Organic produce and genetically engineered produce are mutually self excluding commodities. A country can chose to go either way for a given product but not both. But that does not stop the Government of India from bumbling along in two contradictory directions, one arm promoting a product that will cancel out the markets of the other. If Bt cotton were to contaminate traces of organic cotton, the consignments of organic cotton would lose the certification that would get them the premium price advantage and be rejected by markets interested in buying organic cotton.

Although coexistence of GM and non-GM produce has been mooted as a possible way to reconcile two contradicting situations, in reality it has never worked. The fact is that it is impossible to keep agricultural produce like cotton or rice or strawberries apart once they are ready for the market. Bt and organic cotton are as bound to get mixed up as are Bt rice and organic rice. Gene Watch, UK, and Greenpeace maintain a register of instances where genetically engineered crops have contaminated conventional or organic crops. The contamination cases run into hundreds across the world, often with grave economic consequences. Not so long ago, consignments of US rice exported to several countries had to be recalled because traces of GM rice was found in rice that was declared as conventional, non GM rice. The cost of recall was prohibitive but the greater damage was done to America's future rice exports. Once countries returned the contaminated US rice, other rice exporting nations like Thailand entered the newly available markets in Europe, Japan and South Korea and established themselves there.

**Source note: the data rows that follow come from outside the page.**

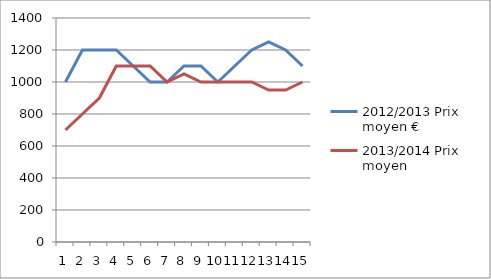
| Category | 2012/2013 Prix moyen € | 2013/2014 Prix moyen |
|---|---|---|
| 0 | 1000 | 700 |
| 1 | 1200 | 800 |
| 2 | 1200 | 900 |
| 3 | 1200 | 1100 |
| 4 | 1100 | 1100 |
| 5 | 1000 | 1100 |
| 6 | 1000 | 1000 |
| 7 | 1100 | 1050 |
| 8 | 1100 | 1000 |
| 9 | 1000 | 1000 |
| 10 | 1100 | 1000 |
| 11 | 1200 | 1000 |
| 12 | 1250 | 950 |
| 13 | 1200 | 950 |
| 14 | 1100 | 1000 |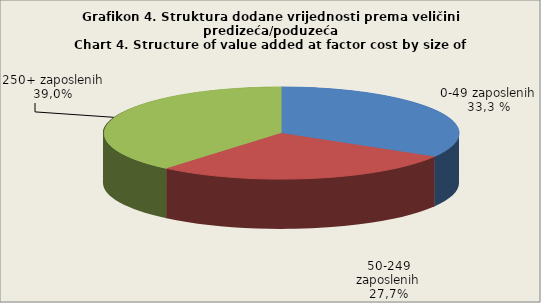
| Category | Broj zaposlenih osoba
Number of persons employed
  |
|---|---|
| 0-49 zaposlenih | 33.496 |
| 50-249 zaposlenih | 27.614 |
| 250+ zaposlenih | 38.89 |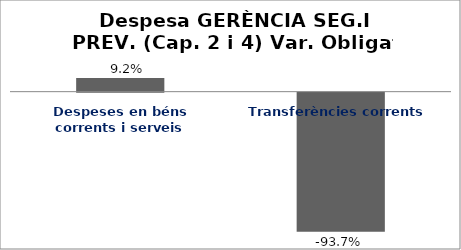
| Category | Series 0 |
|---|---|
| Despeses en béns corrents i serveis | 0.092 |
| Transferències corrents | -0.937 |

The new organic cotton agency has set itself the task of preparing a road map to increase the production of organic cotton in the country, without taking a view on what is to happen to the promotion of Bt cotton, which it acknowledges to be inimical to the growth of the sector they are advancing. If government sources and Monsanto are to be believed, Bt cotton has taken over a very large percentage of the cotton growing area in India. So is the organic cotton agency a story without a future? Or should India stand back from Bt cotton and present a range of organic cotton products to the world?

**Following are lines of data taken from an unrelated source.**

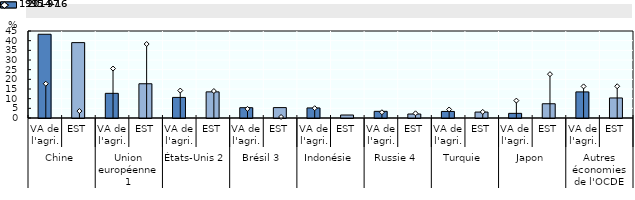
| Category | 2014-16 |
|---|---|
| 0 | 43.318 |
| 1 | 38.992 |
| 2 | 12.756 |
| 3 | 17.715 |
| 4 | 10.648 |
| 5 | 13.518 |
| 6 | 5.33 |
| 7 | 5.38 |
| 8 | 5.206 |
| 9 | 1.544 |
| 10 | 3.449 |
| 11 | 2.054 |
| 12 | 3.388 |
| 13 | 3.064 |
| 14 | 2.403 |
| 15 | 7.368 |
| 16 | 13.503 |
| 17 | 10.366 |

India is home to a large diversity in cotton. It cultivates the arboreum, the hirsutum and the barbadense cottons. Not many would associate the North-East of India with cotton, but the famed arboreum cotton of the Garo Hills in present Meghalaya was well known for its large, elongated bolls and strong fibres. Apart from the genetic diversity, there exists a great deal of indigenous knowledge about the cultivation of cotton and the processing of the fibre into fabric. Remember, cotton is an ancient Indian product, its quality famed and desired through the ancient world. There have been attempts to grow cotton with naturally coloured fibres so that the fabric does not have to be dyed. This approach is in line with organic cotton. Cotton is well understood in India. Organic cotton would be its USP because of a combination of past and present skills. And then there is the market.

The Cotton Advisory Board has set up this special organic cotton group to take advantage of the rapidly growing market for textiles made from organic cotton. Such textiles command a premium price in countries of Europe and in the US and Japan. The global market for organic cotton is growing by as much as 150 per cent per year, going by last year's figures. India is the No.1 producer of organic cotton in the world, followed by Syria, Turkey and China. It would make sense for India to follow the route of organic cotton where it is already a market leader in a product for which an assured market exists already and is growing. The story of cotton in India must be scripted by the ground reality of the market.